5746-99/14- Bize İshak b. İbrahim, Muhammed b. Rafi' ve Abd b. Humeyd de tahdis etti. İbn Rafi, bize Abdurrezzak tahdis etti derken diğer ikisi haber verdi dedi. Bize Ma'mer, bu isnad ile Malik'in hadisine yakın olarak rivayet etti. Ma'mer'in hadisi rivayetinde şunu ziyade eyledi: Yine ona dedi ki: Eğer kurak olan yerde otlayıp meralık yeri bırakacak olursa sen yine de bunu onun acizliğine mi verecektin dedi. O evet deyince o halde yürü dedi. Böylelikle Medine'ye varıncaya kadar yürüdü. İşte yer burasıdır dedi yahut inşallah konaklama yeri burasıdır dedi.

 

 

 

5747- .. ./15- Bunu bana Ebu't-Tahir ve Harmele b.

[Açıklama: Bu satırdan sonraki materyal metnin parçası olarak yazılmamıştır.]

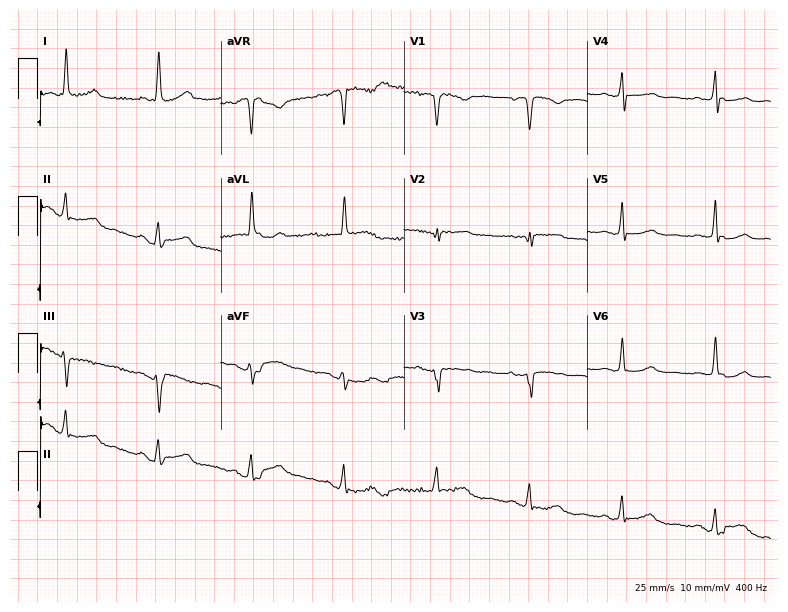
12-lead ECG from a 71-year-old female (7.5-second recording at 400 Hz). No first-degree AV block, right bundle branch block (RBBB), left bundle branch block (LBBB), sinus bradycardia, atrial fibrillation (AF) or sinus tachycardia recorded for this tracing.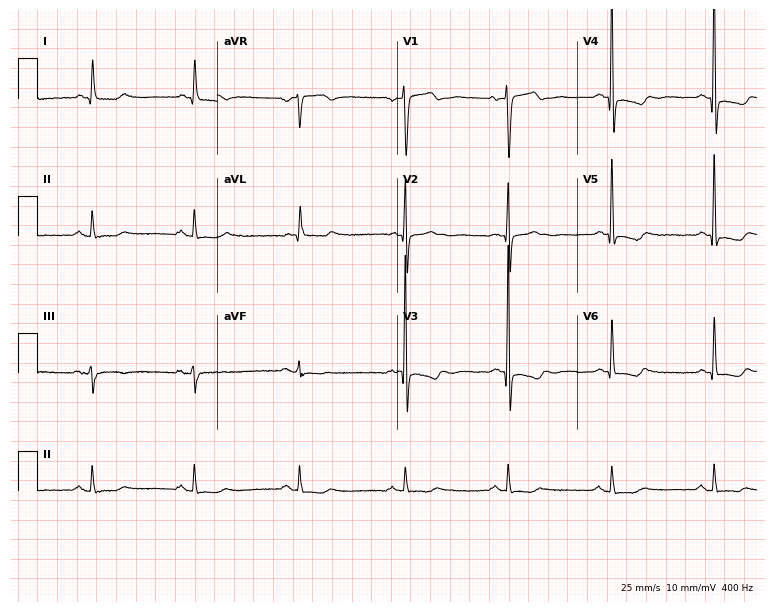
Electrocardiogram, a male, 80 years old. Of the six screened findings (first-degree AV block, right bundle branch block, left bundle branch block, sinus bradycardia, atrial fibrillation, sinus tachycardia), none is recorded.

Yahya da tahdis edip dedi ki: Bize İbn Vehb haber verdi, bana Yunus, İbn Şihab’dan bu isnad ile haber verdi. Ancak o şöyle dedi: Abdulah b. el-Haris kendisine tahdis etti. Ama Abdullah b. Abdullah demedi.

 

 

 

5748-100/16 -Bana Yahya b. Yahya da tahdis edip dedi ki: Malik'e İbn Şihab'dan rivayetini okudum. O Abdullah b. Amir b. Rabia'dan rivayet ettiğine göre Ömer Şam'a çıkıp gitti. Sert denilen yere gelince vebanın Şam'da ortaya çıktığı haberi ona ulaştı. Abdurrahman b. Avf da kendisine Rasulullah (Sallallahu aleyhi ve Sellem)'in şöyle buyurduğunu haber verdi: "Onun bir yerde çıktığını işitirseniz onun olduğu yere gitmeyin, sizin bulunduğunuz bir yerde ortaya çıkarsa ondan kaçarak dışarı çıkmayın. "

Bunun üzerine Ömer b. el-Hattab, Sert’DEN geri döndü.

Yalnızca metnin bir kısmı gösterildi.